In Jonathan's case, the bedwetting not only impacted his life, but greatly affected his parents as well. His father just couldn't fully accept that Jonathan could not control his bedwetting. Although he never became angry with Jonathan, the frustration and disappointment in his body language cut Jonathan to the quick. When his mom would come to Jonathan's defense, it usually ended up in an argument and Jonathan would quietly slip into his bedroom. He missed out on many sleep-overs for fear he would "have an accident". He always used the same excuse, "My parents won't let me". In this family, the enuresis had become a major issue and something had to be done.

Caitlin's case was entirely different. Mom had a healthy outlook on the bedwetting, and Caitlin couldn't care less about it. In this situation, the best thing to do is to leave well enough alone.

After ruling out a medical cause, the first step is to insure that the parents and child understand that this is not a voluntary act on the part of the child. Getting frustrated, angry, punishing the child, or setting unattainable goals are only going to work in a negative way.

If the child expresses a desire to be dry at night, the parents must have a "game plan" to operate from. A first step might be to have the child avoid excessive fluids right before bed, especially citrus juices or caffeinated soft drinks. The child should be made to urinate right before going to bed. They can set an alarm clock for the middle of the night (before they usually wet the bed) at which time they can get up and urinate before they wet the bed. If they have an accident, have them change their clothes on their own. They should be allowed to take responsibility, not out of punishment, but to give them control of the situation. I encourage parents to be very supportive and positive...try not to get frustrated. They should almost adopt a "laissez-faire" attitude. When the child has a dry night, give them the praise that they deserve. If they have an accident, down play it. Tell them it's not a big deal, try again tonight.

If this approach doesn't work, there is an alarm system that can be used. It is a cloth pad that fits in the front of the underpants and connects to a beeper-sized alarm that clips onto the pajamas. When the child starts to void and the urine makes contact with the pad, the alarm sounds. This wakes up the child and they can get up and empty their bladder. Before long the child will subconsciously stop the act of voiding before the alarm goes off. They will either get up and go to the bathroom, or successfully fall back to sleep without wetting. This method is successful in around 50-75% of all cases.

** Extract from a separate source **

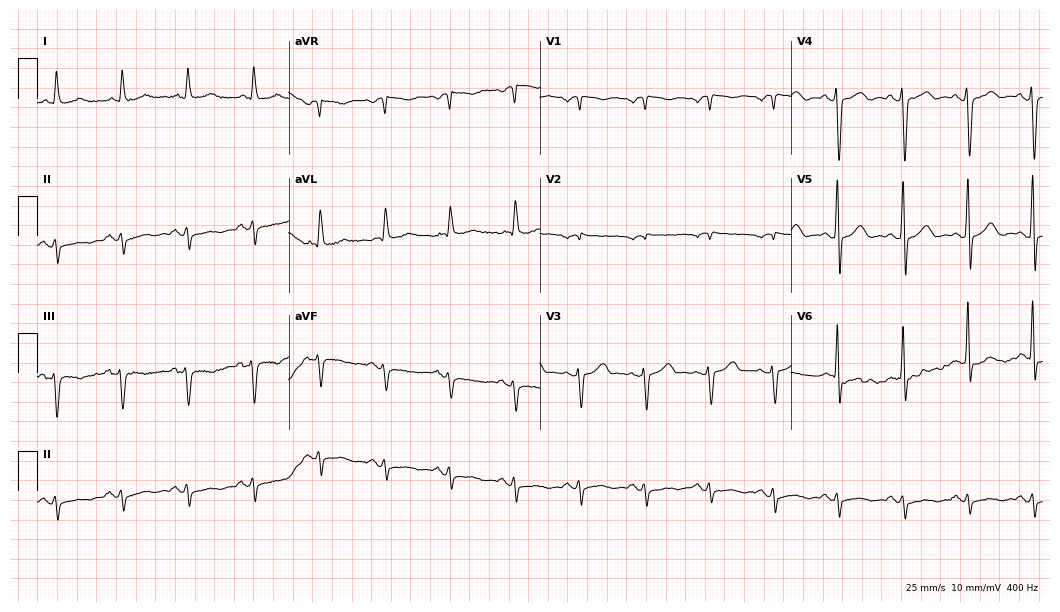
Standard 12-lead ECG recorded from an 81-year-old man. None of these six findings is recorded: first-degree AV block, right bundle branch block, left bundle branch block, sinus bradycardia, atrial fibrillation, sinus tachycardia. Other findings, if any, are not listed.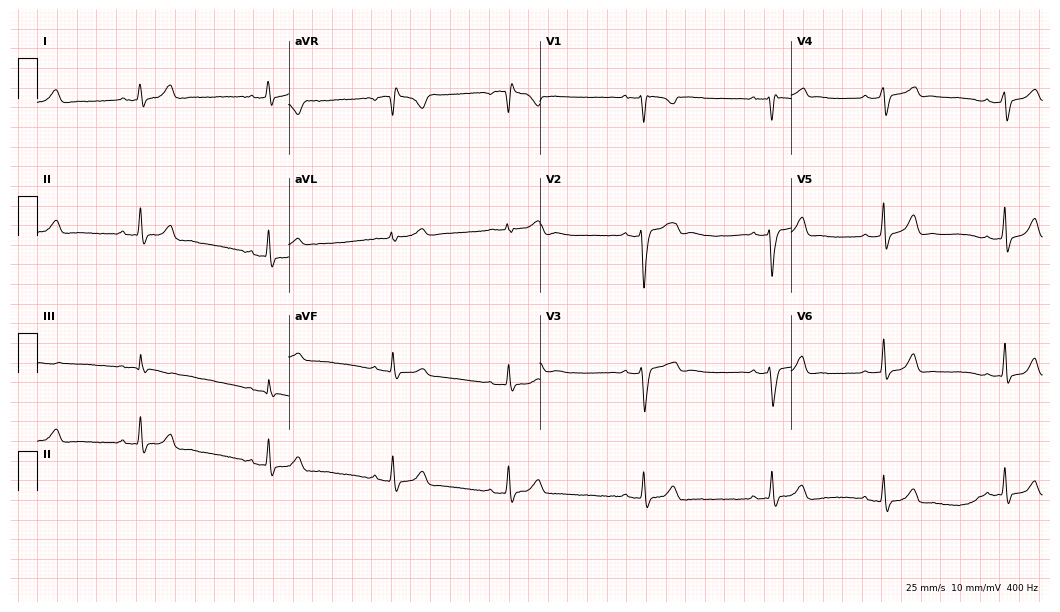
Electrocardiogram, a woman, 19 years old. Interpretation includes sinus bradycardia (a sinus rate of 50 beats per minute or less).

If this doesn't work, there is a medication that can be used called DDAVP(vasopressin). This is a hormone that is produced by the body and it is marketed in the form of a nasal spray. It is safe and is approved by the FDA for the treatment of enuresis. At bedtime, the child puts one spray in each nostril (they should blow their nose beforehand to facilitate the absorption). This is done every night. After a few weeks, if unsuccessful, this can be increased to three sprays and so on up to a maximum of four sprays a night. This has proved to be successful, and can be used in conjunction with the alarm system. Over time, the DDAVP can be gradually weaned off.

Jonathan had excellent results with the alarm system within a couple of weeks. Things were much better at home, and Jonathan and his father were going on a camping trip for the weekend with three other father-son pairs.

Caitlin was never bothered by her bedwetting and as a result nothing was done. I saw her six months later for a sore throat and as she and her mom were leaving, her mom told me, "Oh by the way, Caitlin hasn't wet the bed in over two months. I thought you'd like to know for her records.